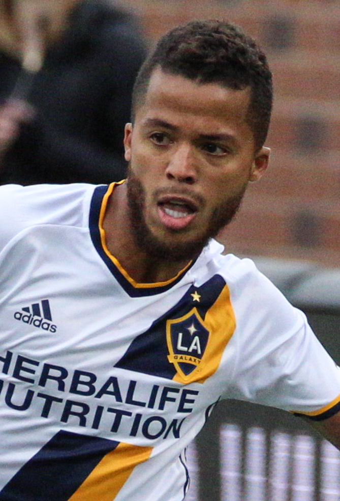 Dos Santos - MLS - LA Galaxy - Soccer
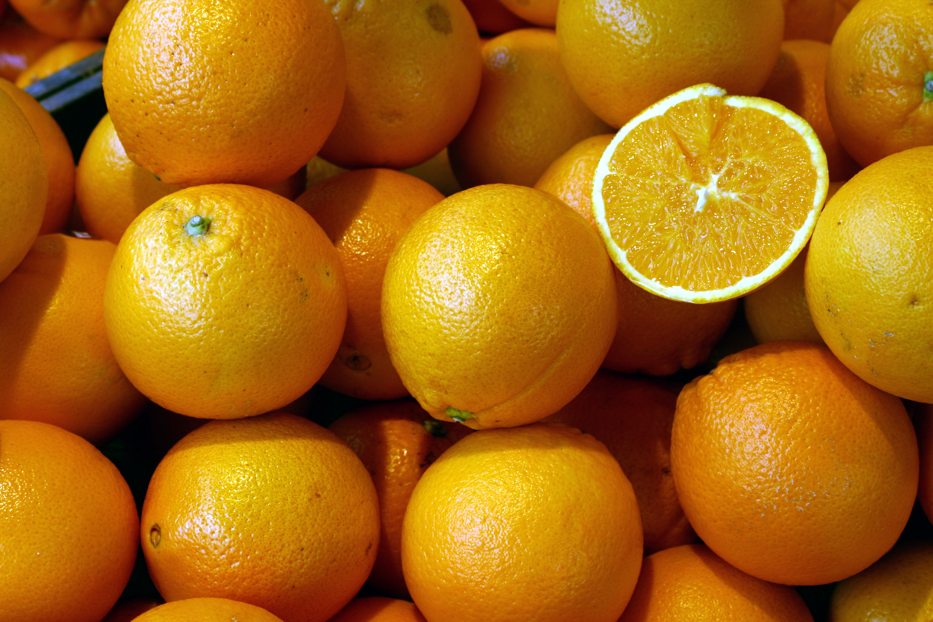 Orangen
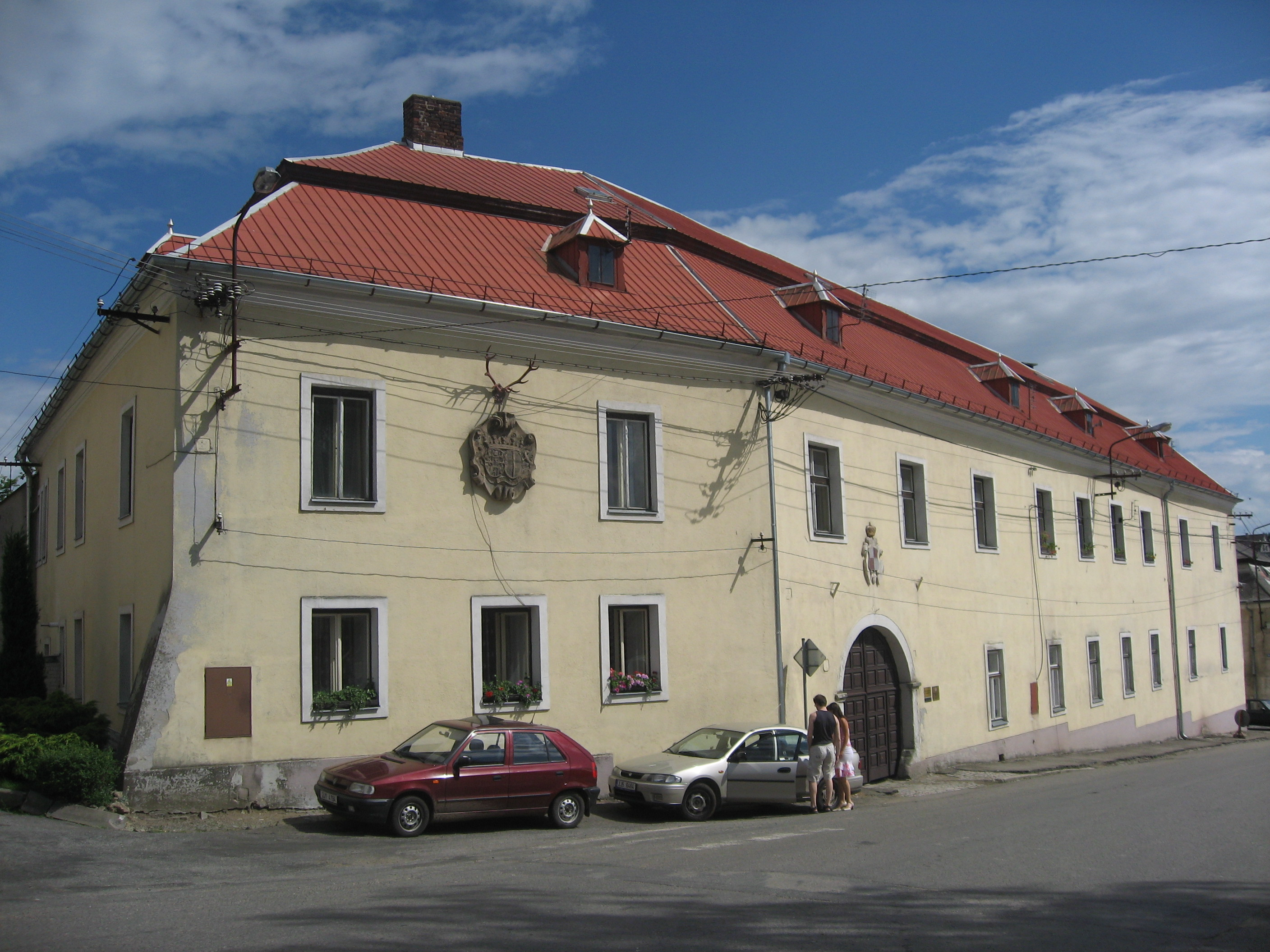 Štoky
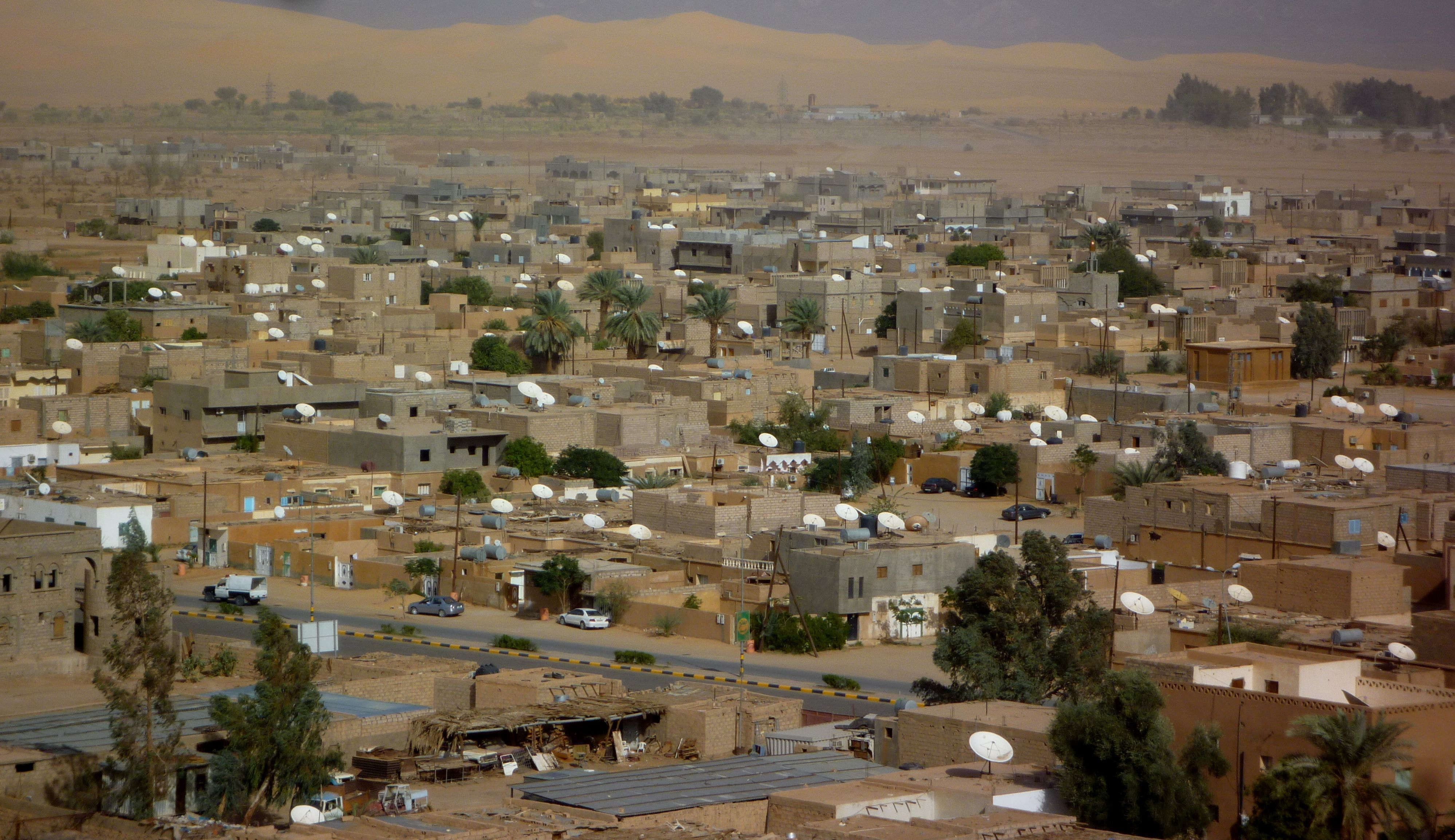 Ghat - Sicht von der Festung02
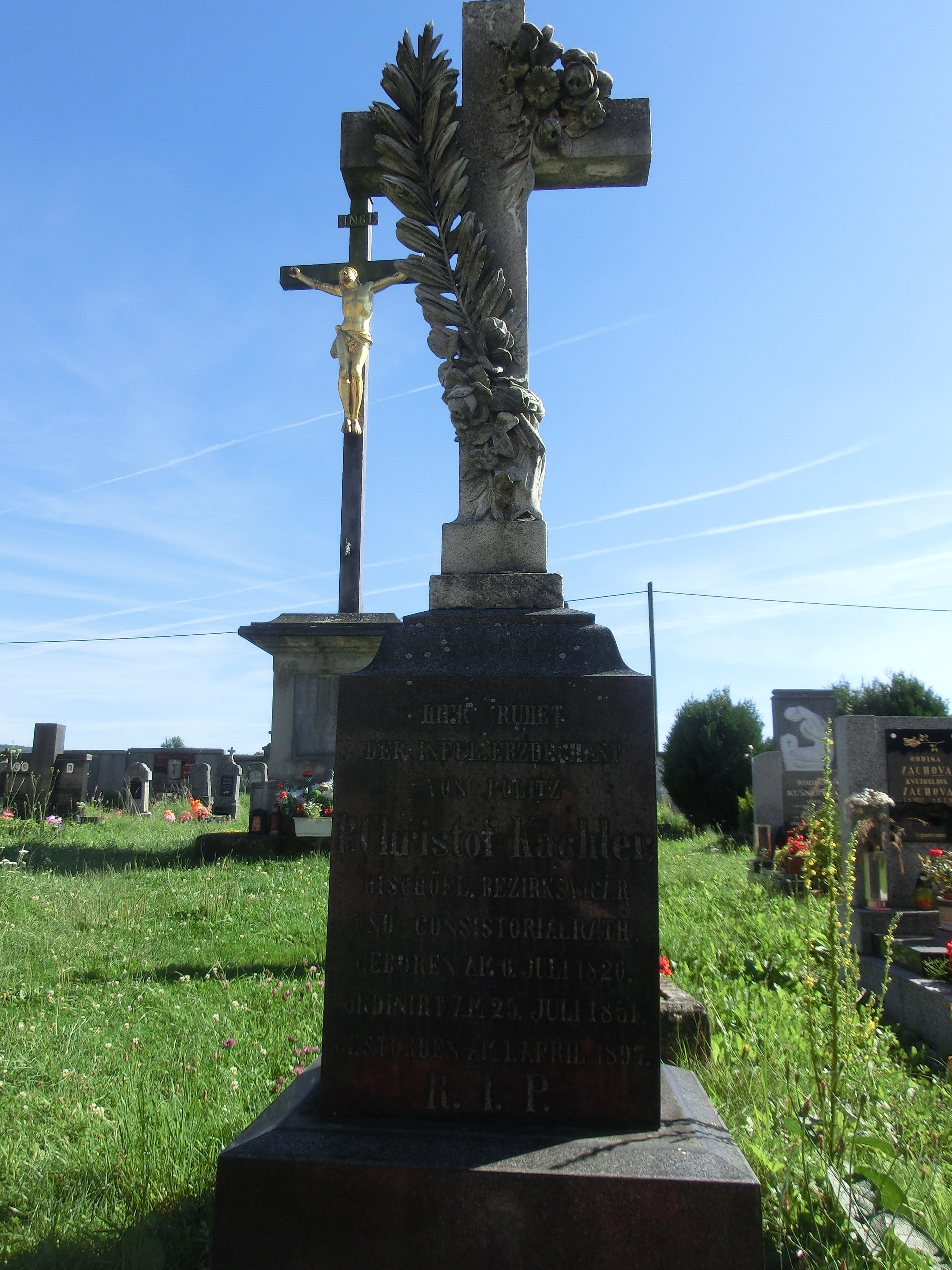 Náhrobek Kryštofa Kachlera 11. infulovaného arciděkana na hřbitově v Horní Polici
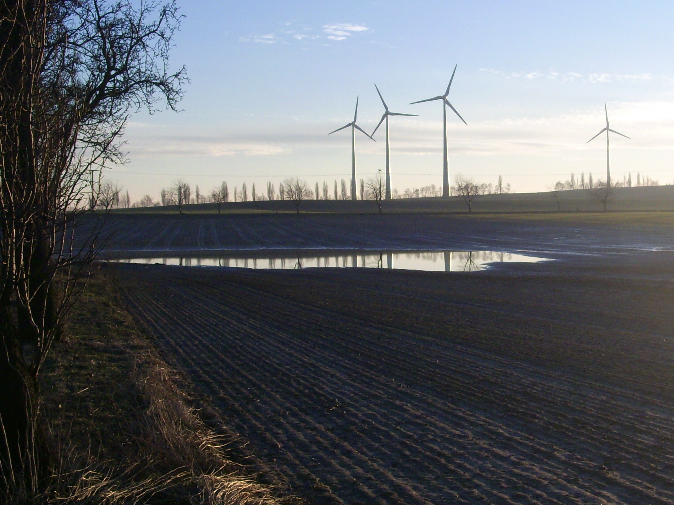 Wasseransammlung unmittelbar gegenüber der früheren Lage des Paltzschener Sees
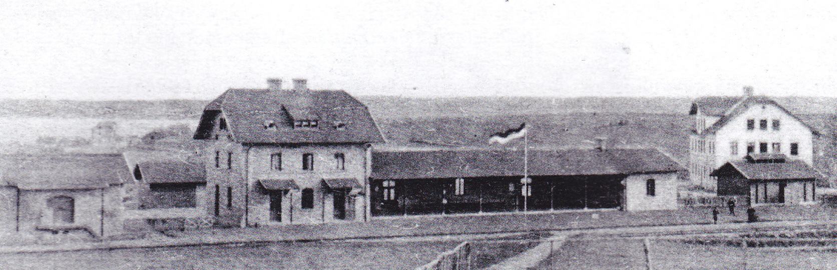 Bahnhof Schondorf auf einer Ansichtskarte aus dem Jahr 1907, links der Güterschuppen, in der Mitte das Empfangsgebäude mit halboffener Wartehalle, rechts die Bahnhofsrestauration
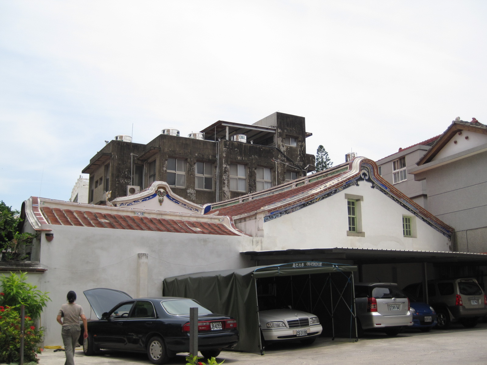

• • • •

Work instructions ->
All of the data above is to be repeated exactly, with the pictures left out.

Task output ->
 Dos Santos - MLS - LA Galaxy - Soccer
 Orangen
 Štoky
 Ghat - Sicht von der Festung02
 Náhrobek Kryštofa Kachlera 11. infulovaného arciděkana na hřbitově v Horní Polici
 Wasseransammlung unmittelbar gegenüber der früheren Lage des Paltzschener Sees
 Bahnhof Schondorf auf einer Ansichtskarte aus dem Jahr 1907, links der Güterschuppen, in der Mitte das Empfangsgebäude mit halboffener Wartehalle, rechts die Bahnhofsrestauration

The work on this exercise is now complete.